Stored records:
○ ○ ○ ○
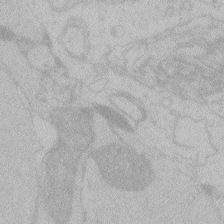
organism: Zebrafish
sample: Macrophage infected with Toxoplasma gondii
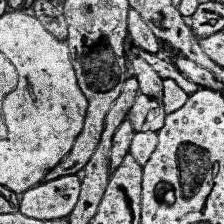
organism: Human
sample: Temporal Lobe
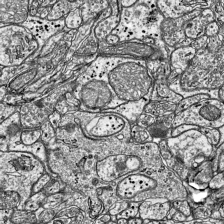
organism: Mouse
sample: Visual Cortex
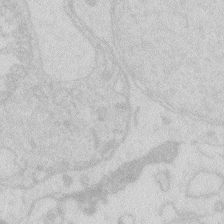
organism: Zebrafish
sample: Macrophage
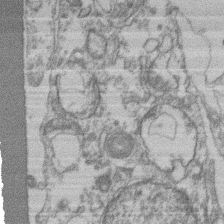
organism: Mouse
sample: T cell stromal cell synapse
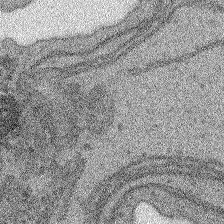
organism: Human
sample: HeLa cells
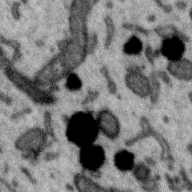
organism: Zebra finch
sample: Brain
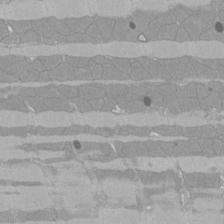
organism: Rat
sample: Left ventricle
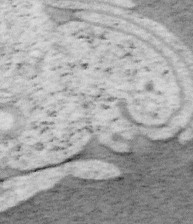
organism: Mouse
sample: OT-I killer T cells with ID8 ovarian cancer cells
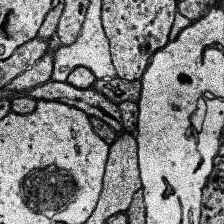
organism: Human
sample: Temporal Lobe
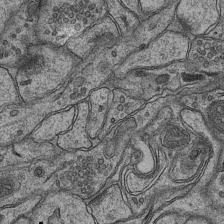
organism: Mouse
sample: CA1 Hippocampus
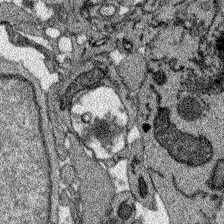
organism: Zebrafish
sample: Larval olfactory bulb
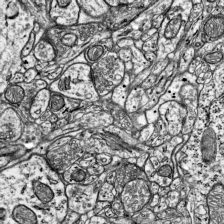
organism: Mouse
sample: Visual Cortex
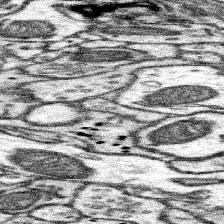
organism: Mouse
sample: Somatosensory cortex neuropil
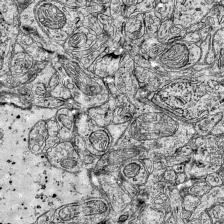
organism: Mouse
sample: Visual Cortex
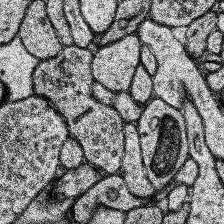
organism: Human
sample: Temporal Lobe
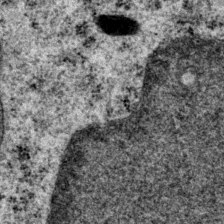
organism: P. pacificus
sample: Pharynx
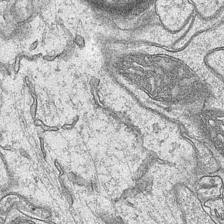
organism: Mouse
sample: CA1 Hippocampus
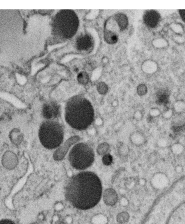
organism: C. elegans
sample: C. elegans oocyte; sperm cells
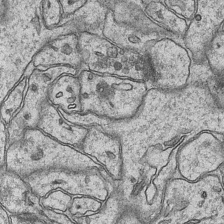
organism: Mouse
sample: CA1 Hippocampus
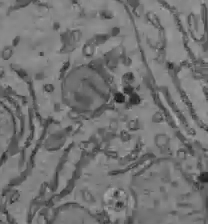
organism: C57BL Mouse
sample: Liver
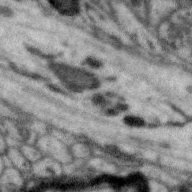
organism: Zebra finch
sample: Brain
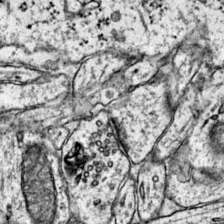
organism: Mouse
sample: Primary visual cortex
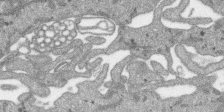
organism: Human
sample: Lung epithelial cells infected with SARS-CoV-2
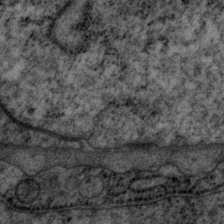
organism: P. pacificus
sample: Pharynx
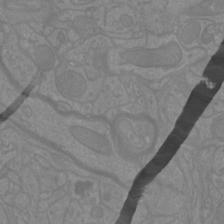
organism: Mouse
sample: Cortical neurons
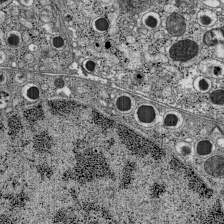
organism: C57BL Mouse
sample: Pancreatic islet
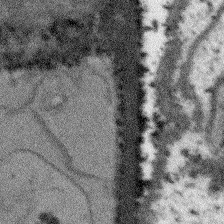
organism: Arabidopsis thaliana
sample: Root tip
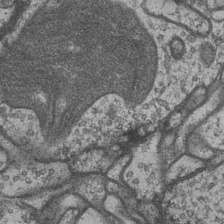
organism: Drosophila
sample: Optic medulla
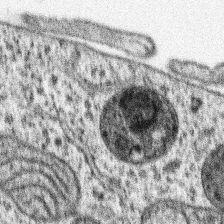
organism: Human
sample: HeLa cells
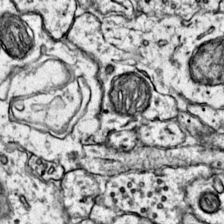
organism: Mouse
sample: Primary visual cortex
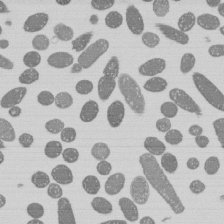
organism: E. coli
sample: Bacterial nucleoid
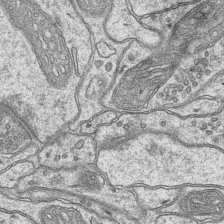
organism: Mouse
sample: CA1 Hippocampus
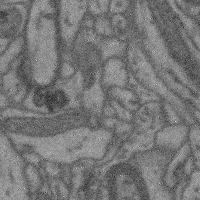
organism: Mouse
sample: Cerebral cortex
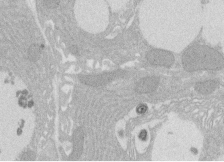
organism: Rat
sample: Salivary granule
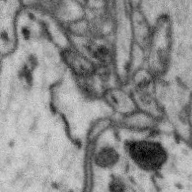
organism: Zebra finch
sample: Brain
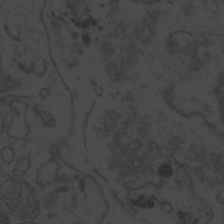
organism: Zebrafish
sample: Macrophage infected with Toxoplasma gondii
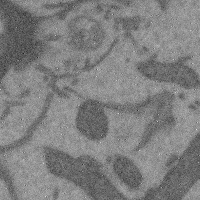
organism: Mouse
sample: Cerebral cortex
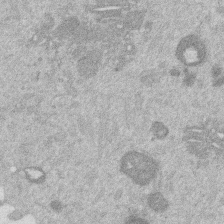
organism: Mouse
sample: Dividing mouse embryo 1 cell stage
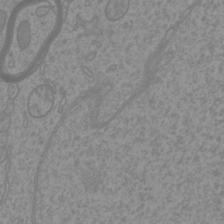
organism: Mouse
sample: Cortical neurons
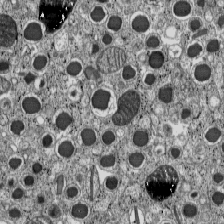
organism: C57BL Mouse
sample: Pancreatic islet
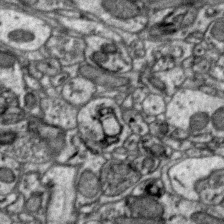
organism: Zebra finch
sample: Brain
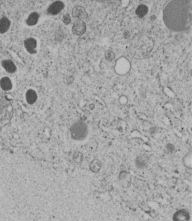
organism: C. elegans
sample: C. elegans embryo early stage
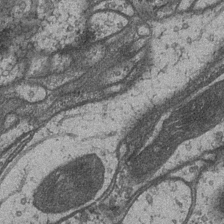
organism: Drosophila
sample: Optic medulla
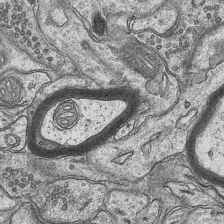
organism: Mouse
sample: CA1 Hippocampus
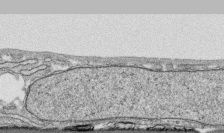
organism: Human
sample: CRL-1474
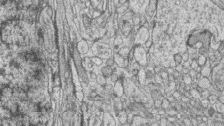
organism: Zebrafish
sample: synaptic ribbons in rod cells and cone cells
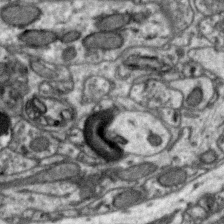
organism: Zebra finch
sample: Brain
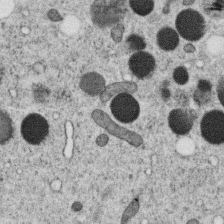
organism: C. elegans
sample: C. elegans oocyte; sperm cells
○ ○ ○ ○
Exclude the pictures and reproduce every entry exactly.

# Output for this exercise
organism: Zebrafish
sample: Macrophage infected with Toxoplasma gondii
organism: Human
sample: Temporal Lobe
organism: Mouse
sample: Visual Cortex
organism: Zebrafish
sample: Macrophage
organism: Mouse
sample: T cell stromal cell synapse
organism: Human
sample: HeLa cells
organism: Zebra finch
sample: Brain
organism: Rat
sample: Left ventricle
organism: Mouse
sample: OT-I killer T cells with ID8 ovarian cancer cells
organism: Human
sample: Temporal Lobe
organism: Mouse
sample: CA1 Hippocampus
organism: Zebrafish
sample: Larval olfactory bulb
organism: Mouse
sample: Visual Cortex
organism: Mouse
sample: Somatosensory cortex neuropil
organism: Mouse
sample: Visual Cortex
organism: Human
sample: Temporal Lobe
organism: P. pacificus
sample: Pharynx
organism: Mouse
sample: CA1 Hippocampus
organism: C. elegans
sample: C. elegans oocyte; sperm cells
organism: Mouse
sample: CA1 Hippocampus
organism: C57BL Mouse
sample: Liver
organism: Zebra finch
sample: Brain
organism: Mouse
sample: Primary visual cortex
organism: Human
sample: Lung epithelial cells infected with SARS-CoV-2
organism: P. pacificus
sample: Pharynx
organism: Mouse
sample: Cortical neurons
organism: C57BL Mouse
sample: Pancreatic islet
organism: Arabidopsis thaliana
sample: Root tip
organism: Drosophila
sample: Optic medulla
organism: Human
sample: HeLa cells
organism: Mouse
sample: Primary visual cortex
organism: E. coli
sample: Bacterial nucleoid
organism: Mouse
sample: CA1 Hippocampus
organism: Mouse
sample: Cerebral cortex
organism: Rat
sample: Salivary granule
organism: Zebra finch
sample: Brain
organism: Zebrafish
sample: Macrophage infected with Toxoplasma gondii
organism: Mouse
sample: Cerebral cortex
organism: Mouse
sample: Dividing mouse embryo 1 cell stage
organism: Mouse
sample: Cortical neurons
organism: C57BL Mouse
sample: Pancreatic islet
organism: Zebra finch
sample: Brain
organism: C. elegans
sample: C. elegans embryo early stage
organism: Drosophila
sample: Optic medulla
organism: Mouse
sample: CA1 Hippocampus
organism: Human
sample: CRL-1474
organism: Zebrafish
sample: synaptic ribbons in rod cells and cone cells
organism: Zebra finch
sample: Brain
organism: C. elegans
sample: C. elegans oocyte; sperm cells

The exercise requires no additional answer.